SIRT3 deficiency reduces PFKFB3-driven T-cell glycolysis and promotes arthritic inflammation.

Abstract

Cell metabolism is an indispensable biochemical process that provides the basic energy and materials necessary for normal cell function. Accumulating evidence implicates abnormal metabolism of T cells as playing a critical role in the pathogenesis of rheumatoid arthritis (RA). The deacetylase SIRT3 has been shown to directly regulate energy metabolism in nonimmune cells. However, the role of SIRT3 in T cells and whether it participates in RA process remain unclear. In this study, we demonstrated that T-cell glycolysis was inhibited after SIRT3 deficiency. Compared to wild-type mice, SIRT3 knockout mice exhibited more severe arthritis, cartilage erosion, and inflammation after immunization with antigen-induced arthritis (AIA). It is interesting to note that SIRT3 deficiency reduced the expression of 6-phosphofructo-2-kinase/fructose-2,6-bisphosphatase 3 (PFKFB3), a regulatory and rate-limiting enzyme in glycolysis.
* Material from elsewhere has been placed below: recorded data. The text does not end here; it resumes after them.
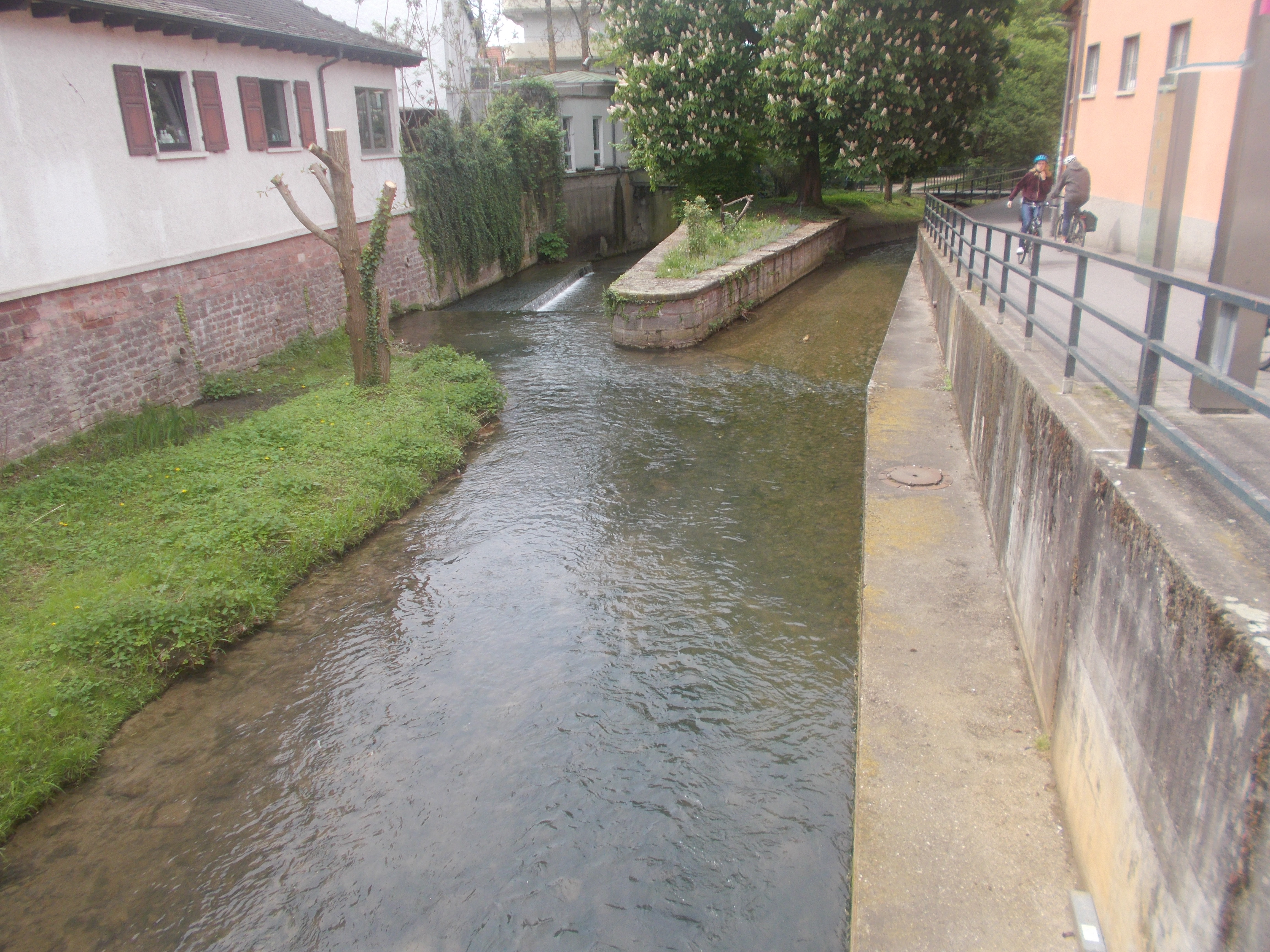 Leimbach im Stadtzentrum von Wiesloch-Walldorf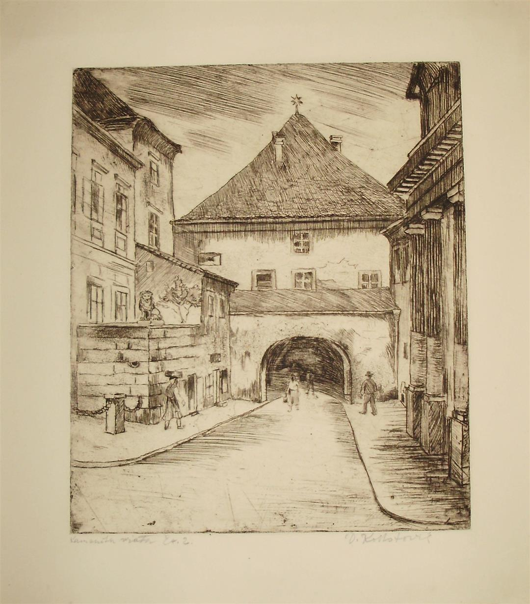 Srpski (latinica): Kamenita vrata, autor: Kokotović, Dušan mjesto izrade: Zagreb vrijeme izrade:1925. g.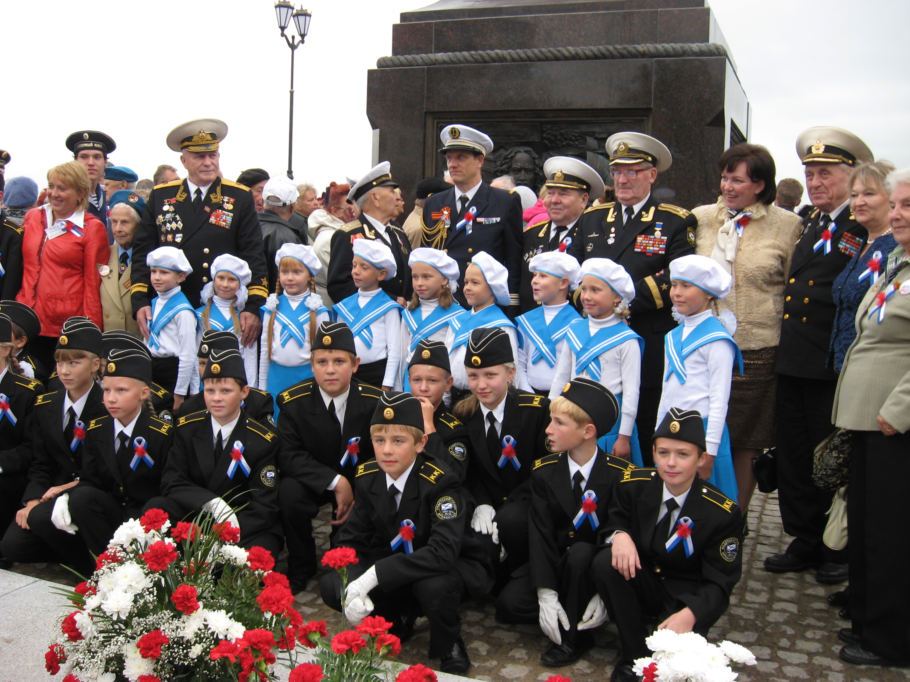 изображение открытия стелы "Город воинской славы" в Архангельске (ветераны и кадеты у подножия памятника)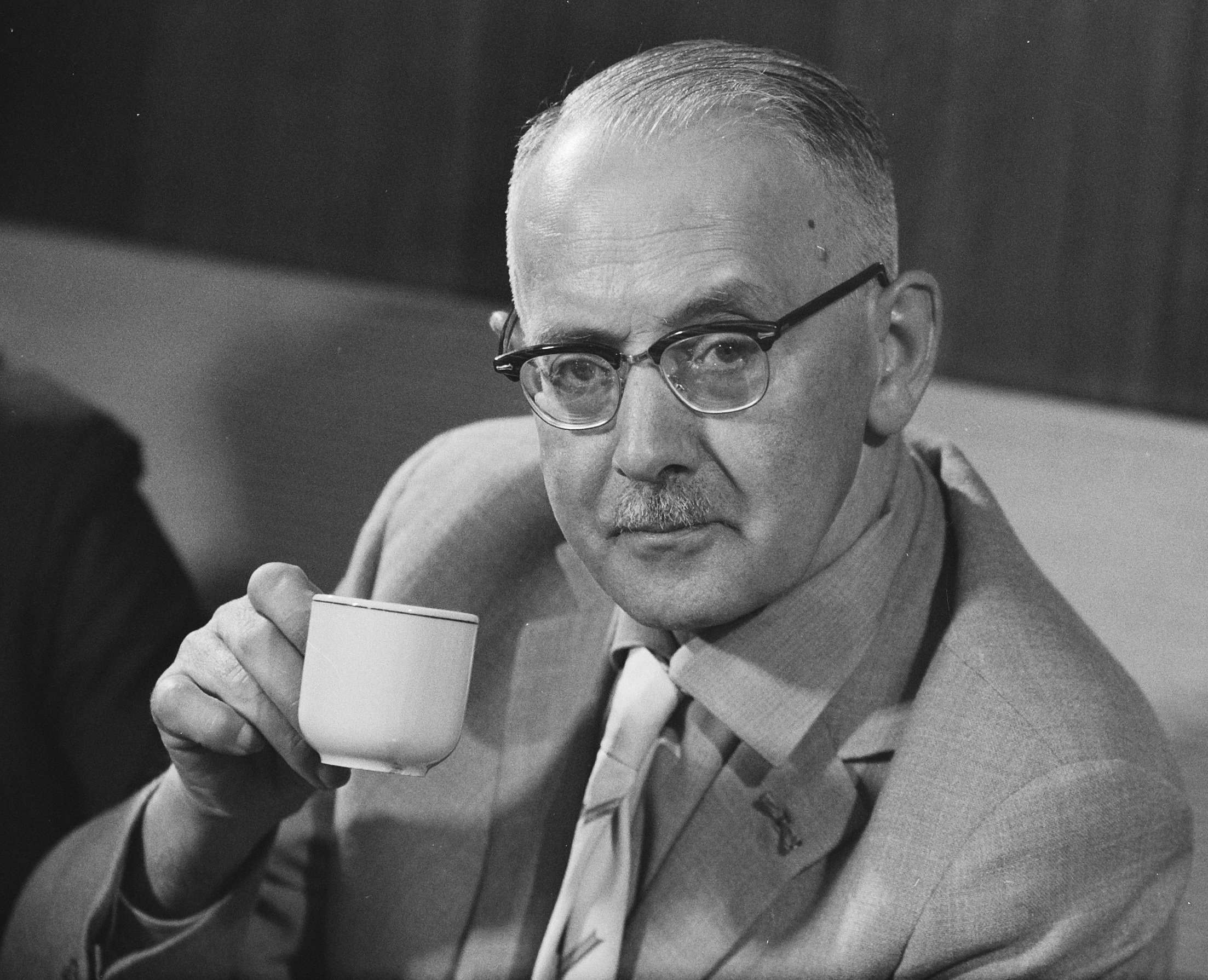 Collectie / Archief : Fotocollectie Anefo Reportage / Serie : [ onbekend ] Beschrijving : Parlementaire commissie terug uit Nieuw-Guinea. Reyers Datum : 13 juni 1961 Locatie : Nieuw-Guinea Trefwoorden : commissies Fotograaf : Nijs, Jac. de / Anefo Auteursrechthebbende : Nationaal Archief Materiaalsoort : Negatief (zwart/wit) Nummer archiefinventaris : bekijk toegang 2.24.01.03 Bestanddeelnummer : 912-5970

Overexpression of PFKFB3 was shown to restore the impaired ATP production caused by SIRT3 deficiency in T cells, and protects T cells from apoptosis. In summary, SIRT3 plays an important role in the regulation of T-cell metabolism in the pathogenesis of RA. SIRT3 deficiency decreases glycolysis, reduces ATP production, induces apoptosis in CD4⁺ T cells, and further promotes AIA in mice.